On 6 Sep 2015, at 12:21, Tagir F. Valeev <amaembo at> wrote:

> Hello!
> As Paul Sandoz pointed out in the "Custom spliterator for
> Collections.nCopies(n, obj).stream()" discussion, the
> List.spliterator() is specified to be ORDERED. However
> Collections.emptyList().spliterator() violates this specification:
> System.out.println(Collections.emptyList()

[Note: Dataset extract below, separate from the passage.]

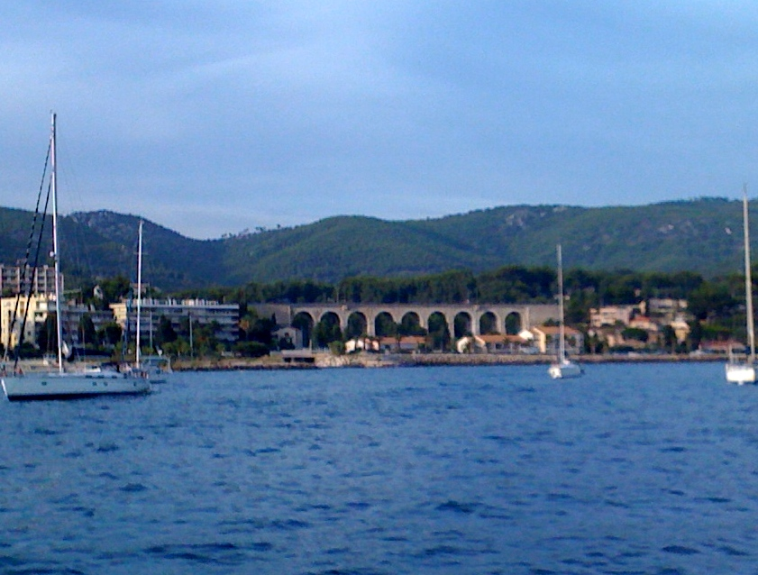 Viaduc de Bandol, dans le Var (France), vu depuis la baie de Bandol.

>  .spliterator().hasCharacteristics(Spliterator.ORDERED));
> // prints false
> This becomes critical if I want to concatenate streams from the two
> lists returned from two different methods (one of which returned
> emptyList) and process the result in parallel. For example:
> List<Integer> list1 = IntStream.range(0, 100).boxed().collect(Collectors.toList());
> List<Integer> list2 = Collections.emptyList();
> System.out.println(Stream
>      .concat(,
>      .filter(x -> x >= 0).limit(10).collect(Collectors.toList()));
> This code unexpectedly prints some random subset. This can be fixed by
> replacing list2 with
> List<Integer> list2 = Arrays.asList();
> As Arrays.asList().spliterator() is ordered, the resulting stream is
> ordered as well, so we see [0, ..., 9] as expected.
> Looks like a bug in emptyList() implementation.
> With best regards,
> Tagir Valeev.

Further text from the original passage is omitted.